Multimedia Tools and Applications | Year: 2013
An ever-growing amount of digitized content urges libraries and archives to integrate new media types from a large number of origins such as publishers, record labels and film archives, into their existing collections. This is a challenging task, since the multimedia content itself as well as the associated metadata is inherently heterogeneous - the different sources lead to different data structures, data quality and trustworthiness. This paper presents the contentus approach towards an automated media processing chain for cultural heritage organizations and content holders. Our workflow allows for unattended processing from media ingest to availability thorough our search and retrieval interface.
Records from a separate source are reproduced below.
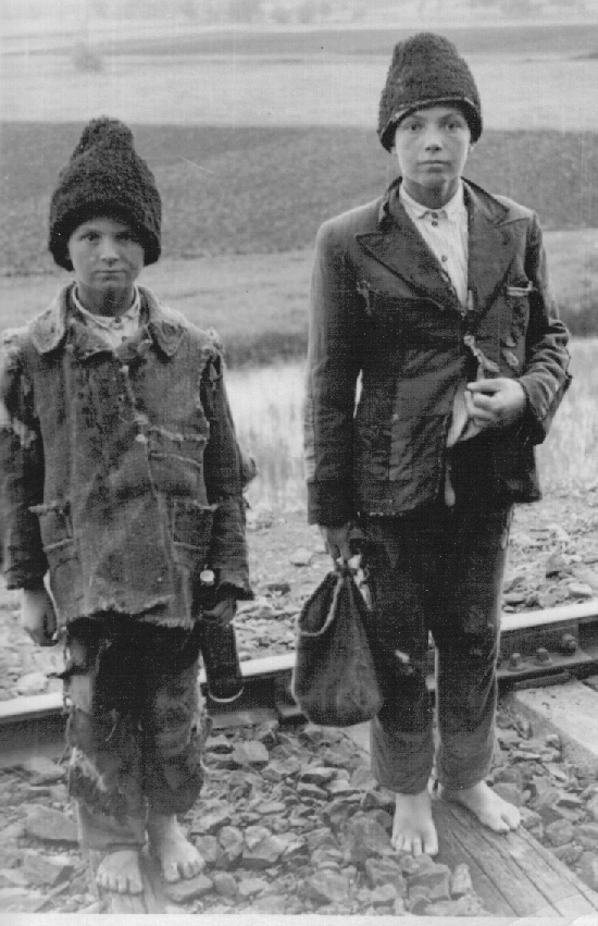 Lost Russian children ("Wolfskinder") during II.WW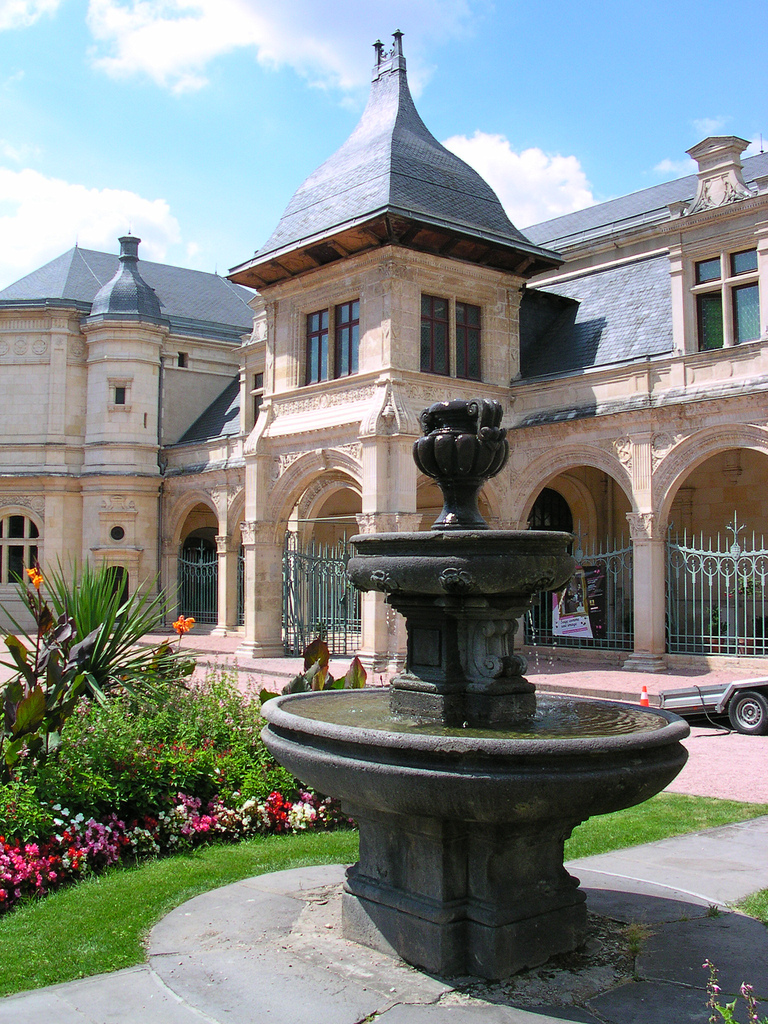 Le musée départemental Anne-de-Beaujeu de Moulins.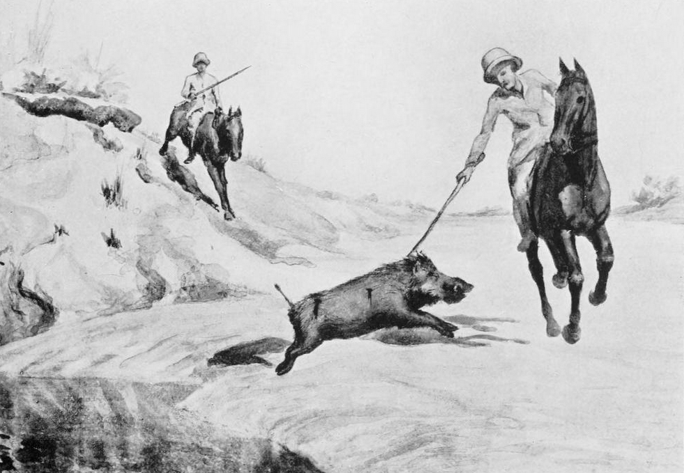 Boar hunting in India.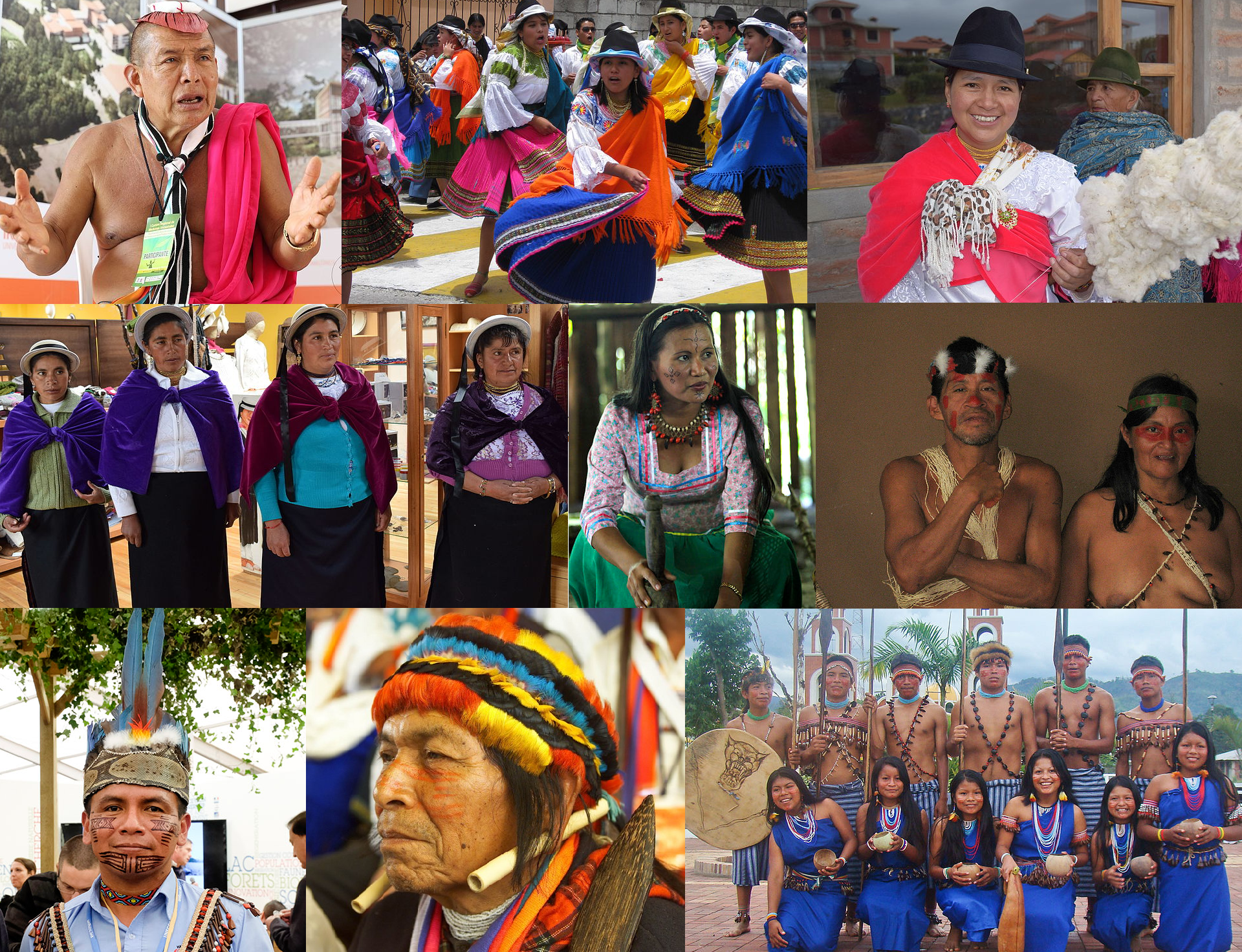 Montaje de algunas nacionalidades y pueblos indígenas de Ecuador.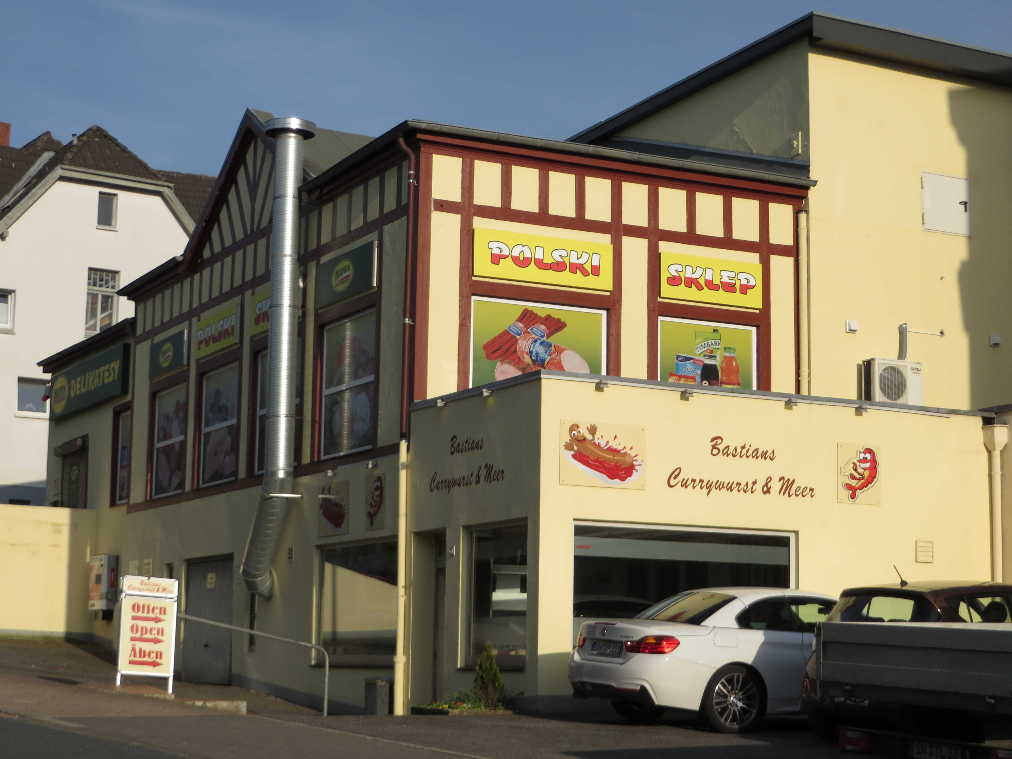 Ehemaliges Pali (Park-Lichtspiele) der Seewarte (Mürwik 2015)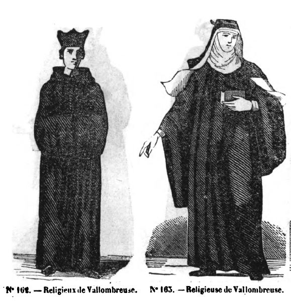 Dessins de costumes religieux dans le dictionnaire des ordres religieux, ou Histoire des ordres monastiques, religieux et militaires et des congrégations séculières de l'un et de l'autre sexe, qui ont été établies jusqu'à présent.... T. 3 / par le R. P. Hélyot

We aim to provide a set of tools for the processing of digitized print media, audio/visual, speech and musical recordings. Media specific functionalities include quality control for digitization of still image and audio/visual media and restoration of the most common quality issues encountered with these media. Furthermore, the contentus tools include modules for content analysis like segmentation of printed, audio and audio/visual media, optical character recognition (OCR), speech-to-text transcription, speaker recognition and the extraction of musical features from audio recordings, all aimed at a textual representation of information inherent within the media assets. Once the information is extracted and transcribed in textual form, media independent processing modules offer extraction and disambiguation of named entities and text classification. All contentus modules are designed to be flexibly recombined within a scalable workflow environment using cloud computing techniques. In the next step analyzed media assets can be retrieved and consumed through a search interface using all available metadata. The search engine combines Semantic Web technologies for representing relations between the media and entities such as persons, locations and organizations with a full-text approach for searching within transcribed information gathered through the preceding processing steps. The contentus unified search interface integrates text, images, audio and audio/visual content. Queries can be narrowed and expanded in an exploratory manner, search results can be refined by disambiguating entities and topics. Further, semantic relationships become not only apparent, but can also be navigated. © 2012 Springer Science+Business Media, LLC.